Bütün Türkiye’nin kargaşa, kaos ve savaşın ateşinin içine
iterlerken, sıradan halkı da, söyleyenin durduğu yere bağlı olarak, “gazi, şehit, hain, işbirlikçi” diye
kategorize ederek, bölüp parçalamaktan da geri durmamışlardı.
Yıllarca işbirliği yaptıkları FETÖ’cü darbecileri elemine
etmek bahanesiyle getirilen Olağanüstü Hal ve onun hukuku KHK’lerin, ülke
muhalefetini sindirmek maksadıyla kullanıldığını görmemek için kör olmaz lazım
Bütün bu şiddet sarmalının çılgınca körüklenmesine, HDP’nin 12
Eylül’den kalma “seçim barajı”nı
tarumar ettiği ve barış umutlarının yeşerdiği 7 Haziran Seçimlerinin sonuçlarından
korkuya kapılan farklı iktidar odakların olduğu o kadar açık ki!
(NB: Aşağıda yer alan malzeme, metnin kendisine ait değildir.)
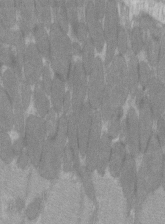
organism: C57BL Mouse
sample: Tibialis anterior muscle cell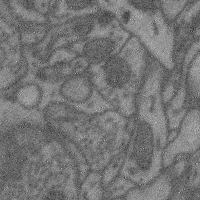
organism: Mouse
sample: Cerebral cortex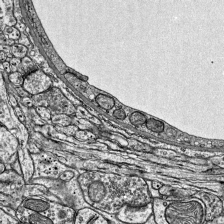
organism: Mouse
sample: Visual Cortex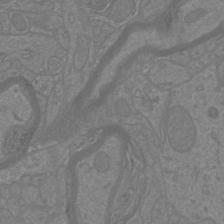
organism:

O günden beri, Türkiye’nin her yerinde
şehit acıları ve katliamlar yaşandığının farkındayız.
Türkiye o günden beri güvenli bir ülke olmaktan çıkmış
durumda.
Hiç uzağa gitmeyelim; daha dün Şemdinli’de onu asker olmak
üzere 21 canımızı bombalı saldırıya kurban verdik.
Farkına varın artık; Ankara’da, Cumhuriyet tarihinin en
kanlı bombalama eylemi olarak tarihe geçen Gar Katliamı’na sessiz kaldığımız
sürece çocuklarımız ölmeye devam edecek!
Bu kadar acıya ve gözyaşına niçin ya da kimin için
katlanıyoruz?
Kim bizim huzur ve barış içinde birlikte ve kardeşçe
yaşamamızı istemiyor?
Görün artık; ezelden beridir bu topraklarda barış ve
kardeşlik içinde yaşayan herkesin çıkarı, her katliamdan sonra bulundukları yerde
sinsi sinsi gülümseyen ve akan kan üzerinden hesap yapanların hesaplarını
bozmamıza bağlı.
Gar Katliamı’nda yitirdiğimiz canlarımız da barışın ve
huzurun, birlikte ve kardeşçe yaşamın mümkün olduğunu göstermek için
hayatlarını verdiler.
Unutmayın; barış olmadan hayat olmaz!